Resource Description
Quick Reference ⭐ One-page cheat sheet for common commands
Architecture Overview High-level system design and module responsibilities
Testing Strategy Test coverage, quality assurance, and testing guidelines
Testing Guide Detailed test execution, fixtures, and coverage information
Experiment Guide Complete guide: datasets, baselines, experiments, and evaluation
CI/CD Overview CI/CD pipeline documentation
Engineering Process The "Triad of Truth": PRDs, RFCs, and ADRs
Development Guide Development environment setup and tooling
Dependencies Guide Third-party dependencies, rationale, and management
API Boundaries API design principles and stability guarantees
API Migration Guide Upgrading between versions
API Versioning Versioning strategy and compatibility

Provider System (v2.4.0+)

Guide Description
AI Provider Comparison Guide Detailed comparison of all 8 supported AI providers
ML Model Comparison Guide Compare ML models: Whisper, spaCy, Transformers (BART/LED)
Provider Configuration Quick Reference Quick guide for configuring providers via CLI, config files, and programmatically
Provider Implementation Guide Complete guide for implementing new providers
Protocol Extension Guide Extending protocols and adding new methods to providers

This project is intended for personal, non-commercial use only. All downloaded content must remain local to your device and must not be shared, uploaded, or redistributed.

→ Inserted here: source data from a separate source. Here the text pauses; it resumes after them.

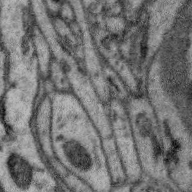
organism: Zebra finch
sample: Brain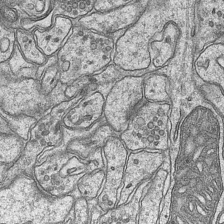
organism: Mouse
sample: CA1 Hippocampus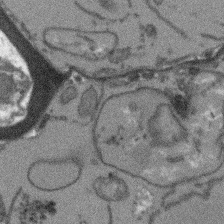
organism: Arabidopsis thaliana
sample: Root tip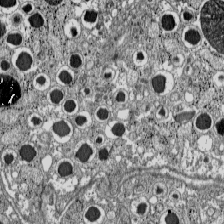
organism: C57BL Mouse
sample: Pancreatic islet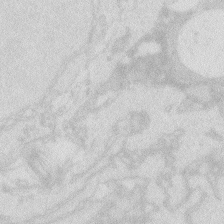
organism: Zebrafish
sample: Macrophage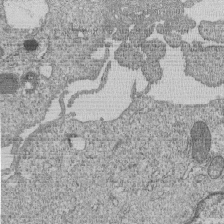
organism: Human
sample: MDA-MB-231 cells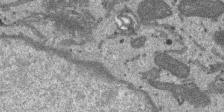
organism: Human
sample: Lung epithelial cells infected with SARS-CoV-2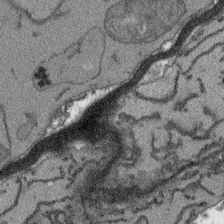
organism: Arabidopsis thaliana
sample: Root tip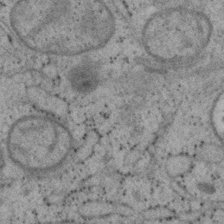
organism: Human
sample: HeLa cells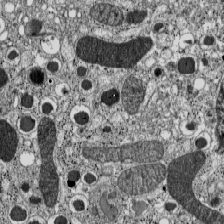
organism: C57BL Mouse
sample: Pancreatic islet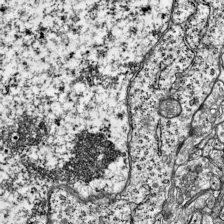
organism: Mouse
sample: Visual Cortex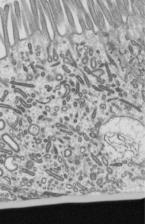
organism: Mouse
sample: Mouse epididymis efferent ductule cilia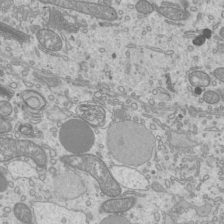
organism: Mouse
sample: Cilia; mouse epididymis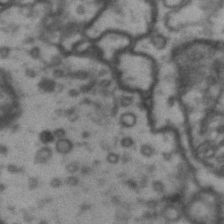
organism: Drosophila
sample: Brain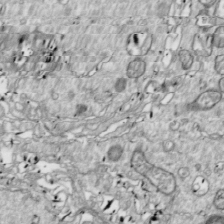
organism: Drosophila
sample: Cell division; meiosis; drosophila spermatocytes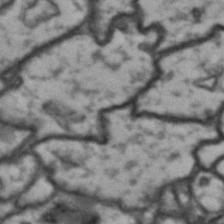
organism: Drosophila
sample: Brain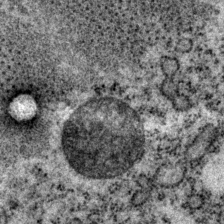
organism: P. pacificus
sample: Pharynx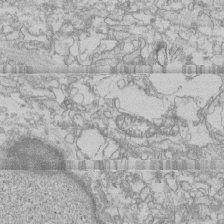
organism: Human
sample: CRL-1474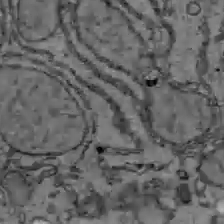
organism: C57BL Mouse
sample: Liver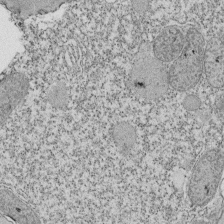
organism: Tetrahymena
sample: Cilia in tetrahymena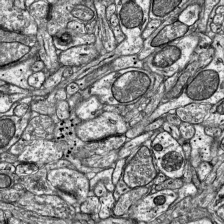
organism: Mouse
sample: Visual Cortex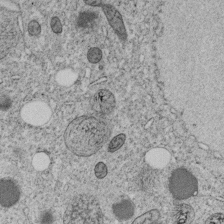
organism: C. elegans
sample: C. elegans embryo early stage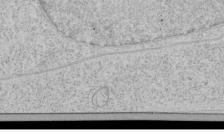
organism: Human
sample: Mitochondria in HCT116 cells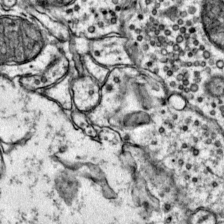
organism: Mouse
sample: Primary visual cortex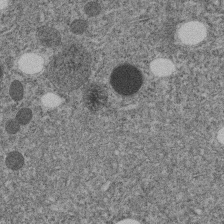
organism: C. elegans
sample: C. elegans embryo early stage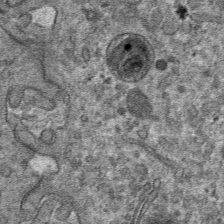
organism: Mouse
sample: Mouse hepatocytes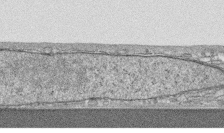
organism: Human
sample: CRL-1474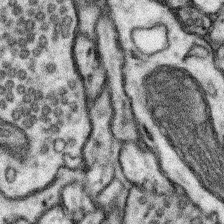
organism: Mouse
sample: Somatosensory cortex neuropil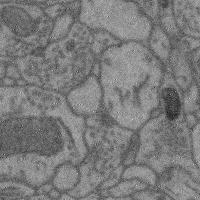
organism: Mouse
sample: Cerebral cortex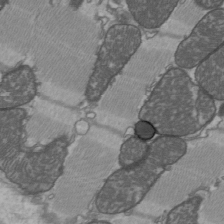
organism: C57BL Mouse
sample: Heart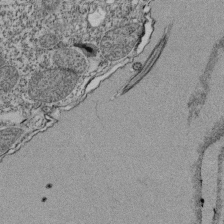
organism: Tetrahymena
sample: Cilia in tetrahymena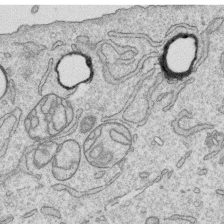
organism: Human
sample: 1205lu cells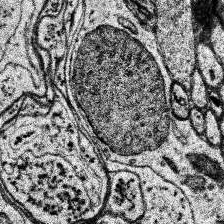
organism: Human
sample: Temporal Lobe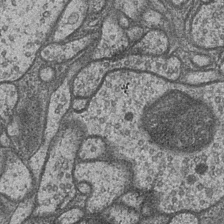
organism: Drosophila
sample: Optic medulla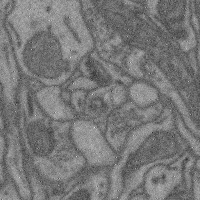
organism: Mouse
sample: Cerebral cortex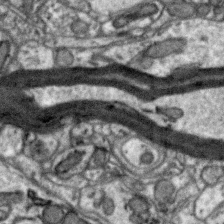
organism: Zebra finch
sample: Brain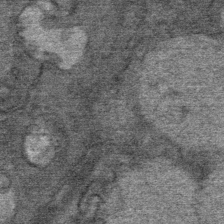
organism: Mouse
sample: Mouse Salivary gland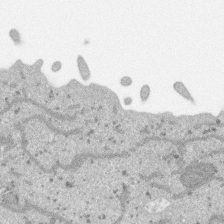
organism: Human
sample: Lung epithelial cells infected with SARS-CoV-2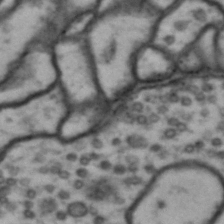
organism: Drosophila
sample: Brain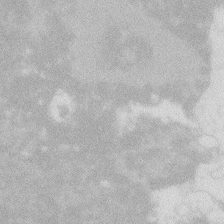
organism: Zebrafish
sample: Macrophage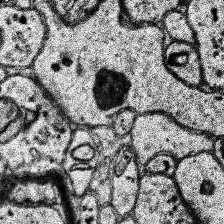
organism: Human
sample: Temporal Lobe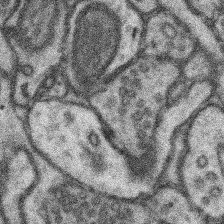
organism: Mouse
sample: Somatosensory cortex neuropil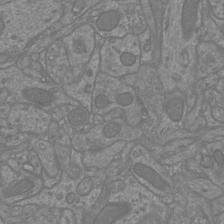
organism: Mouse
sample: Cortical neurons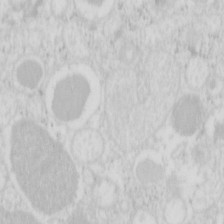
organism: Mouse
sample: Pancreas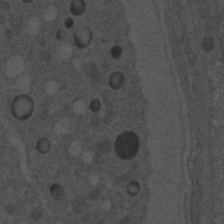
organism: C. elegans
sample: C. elegans embryo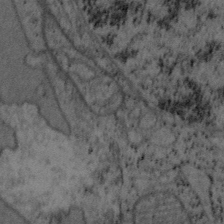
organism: Human
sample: HeLa cells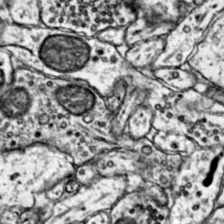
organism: Mouse
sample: Primary visual cortex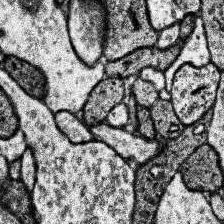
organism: Human
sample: Temporal Lobe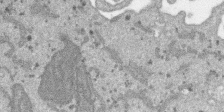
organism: Human
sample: Lung epithelial cells infected with SARS-CoV-2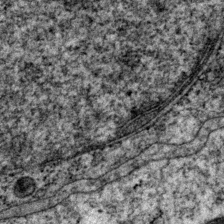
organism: P. pacificus
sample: Pharynx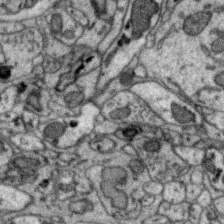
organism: Zebra finch
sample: Brain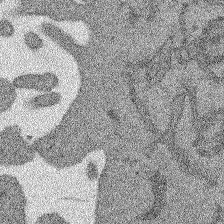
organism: Human
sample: HeLa cells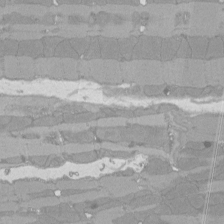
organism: Rat
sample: Left ventricle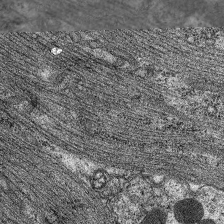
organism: C. elegans
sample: Pharynx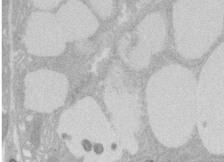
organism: Rat
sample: Salivary granule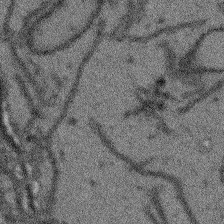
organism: Arabidopsis thaliana
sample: Root tip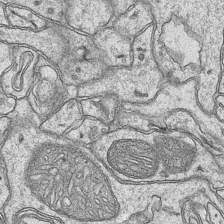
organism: Mouse
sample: CA1 Hippocampus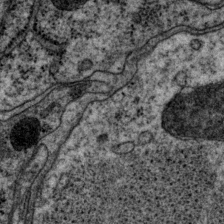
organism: P. pacificus
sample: Pharynx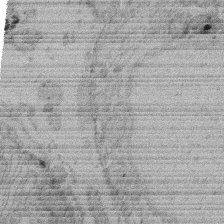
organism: Rat
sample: Salivary granule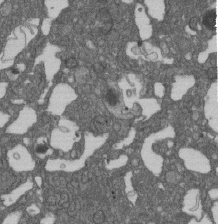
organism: Drosophila
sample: Nephrocyte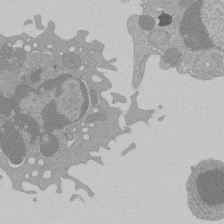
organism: Mouse
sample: Activated Pmel transgenic CD8+ T Cells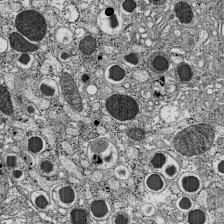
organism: C57BL Mouse
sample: Pancreatic islet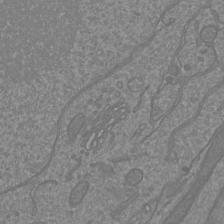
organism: Mouse
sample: Cortical neurons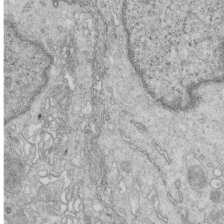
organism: Mouse
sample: Multiciliated cells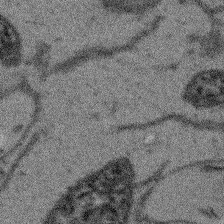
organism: Arabidopsis thaliana
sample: Root tip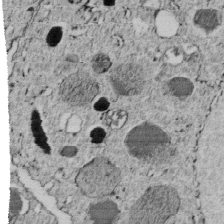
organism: C. elegans
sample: C. elegans embryo early stage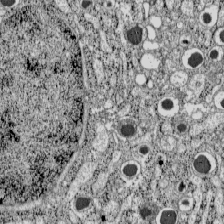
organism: C57BL Mouse
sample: Pancreatic islet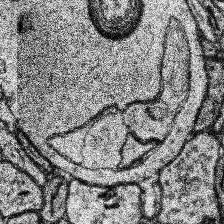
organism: Human
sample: Temporal Lobe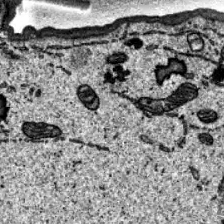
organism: Human
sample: HeLa cells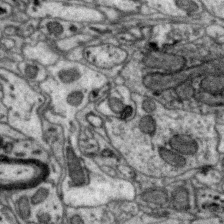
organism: Zebra finch
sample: Brain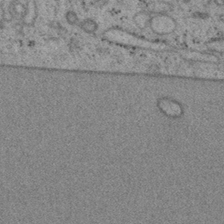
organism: Human
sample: HeLa cells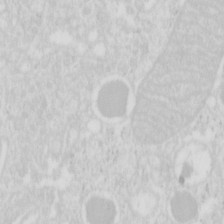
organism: Mouse
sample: Pancreas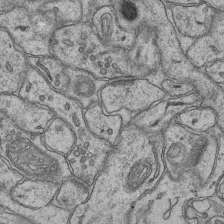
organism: Mouse
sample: CA1 Hippocampus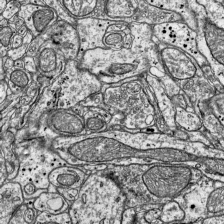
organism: Mouse
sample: Visual Cortex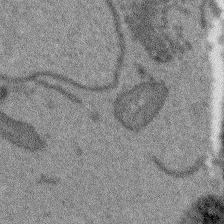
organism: Arabidopsis thaliana
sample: Root tip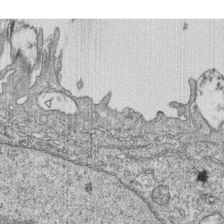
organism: Human
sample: HeLa cell HIV synapse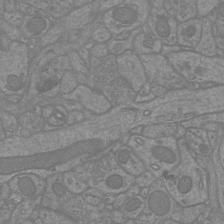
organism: Mouse
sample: Cortical neurons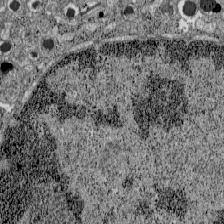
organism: C57BL Mouse
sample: Pancreatic islet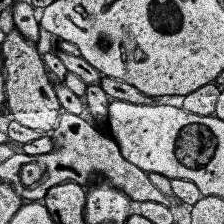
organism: Human
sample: Temporal Lobe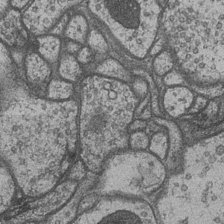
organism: Drosophila
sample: Optic medulla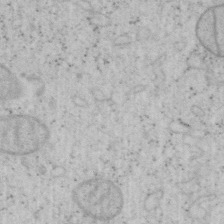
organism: Human
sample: HeLa cells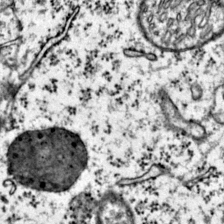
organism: Mouse
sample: Primary visual cortex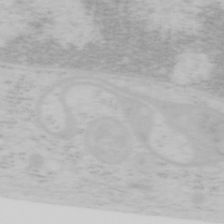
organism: Mouse
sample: OT-I killer T cells with ID8 ovarian cancer cells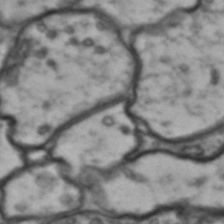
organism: Drosophila
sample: Brain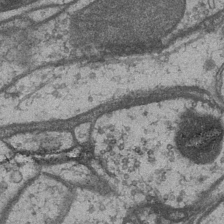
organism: Drosophila
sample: Optic medulla

You are responsible for ensuring compliance with:

  • Copyright law
  • RSS feed terms of service
  • Podcast platform policies

This software is provided for educational and personal-use purposes only. It is not intended to power a public dataset, index, or any commercial service without explicit permission from rights holders.

Read full legal notice →


📄 License

MIT License — See LICENSE for details.

Important: The MIT license applies only to the source code. It does not grant any rights to redistribute third-party podcast content.